> What is being asked
Scan the records beneath this line for the line holding "Włodawa, Cmentarz Żołnierzy Wojska Polskiego" and the line holding "Catheux (Oise) : Le", then transcribe exactly those two and all lines between.
(Beginning of Record extracts)
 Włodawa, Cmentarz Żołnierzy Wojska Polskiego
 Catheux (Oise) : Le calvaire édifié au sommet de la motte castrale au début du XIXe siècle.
(End of Record extracts)
(Beginning of Record extracts)
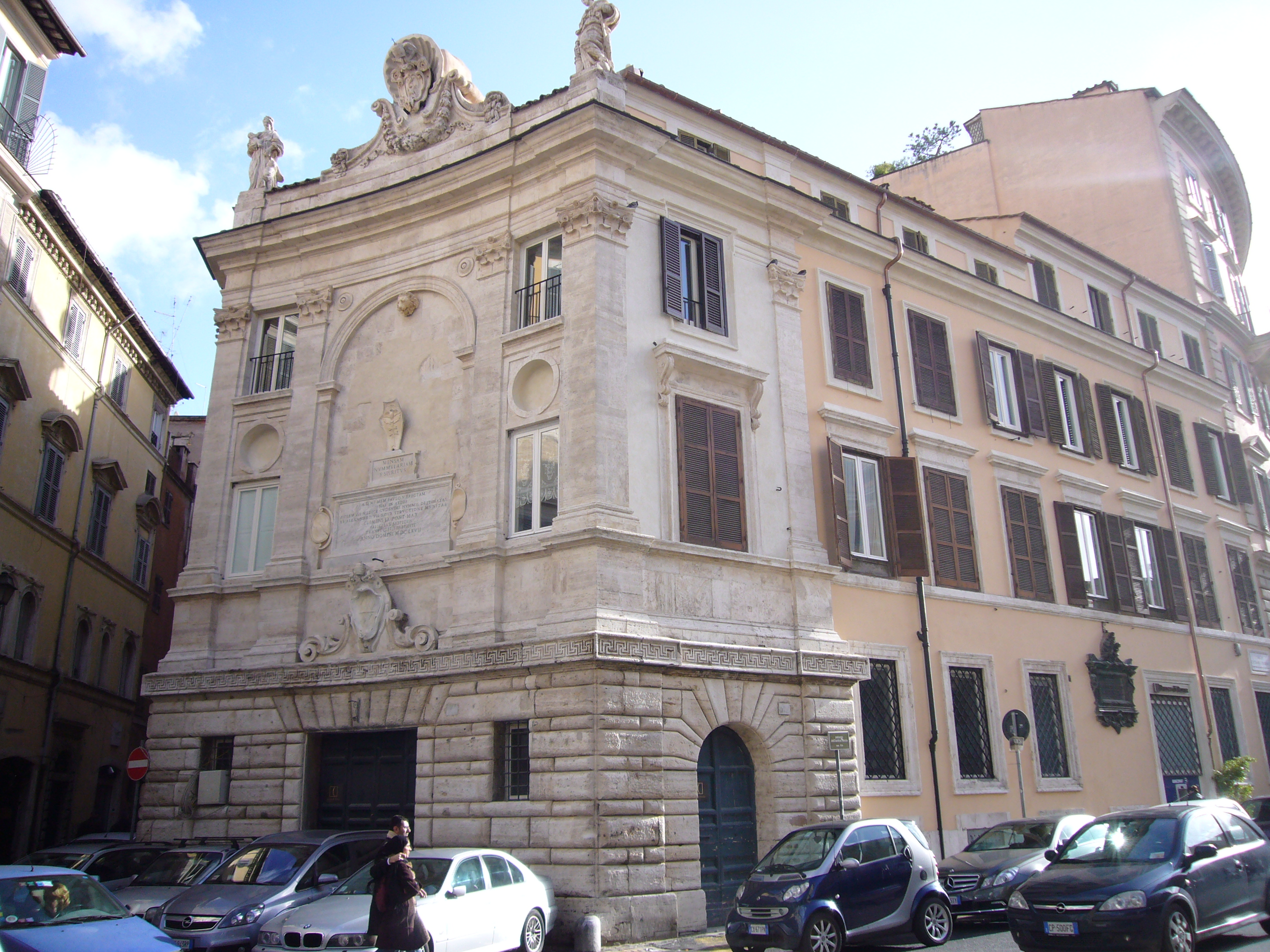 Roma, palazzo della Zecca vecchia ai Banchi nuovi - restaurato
(End of Record extracts)
> Your response
 Włodawa, Cmentarz Żołnierzy Wojska Polskiego
 Catheux (Oise) : Le calvaire édifié au sommet de la motte castrale au début du XIXe siècle.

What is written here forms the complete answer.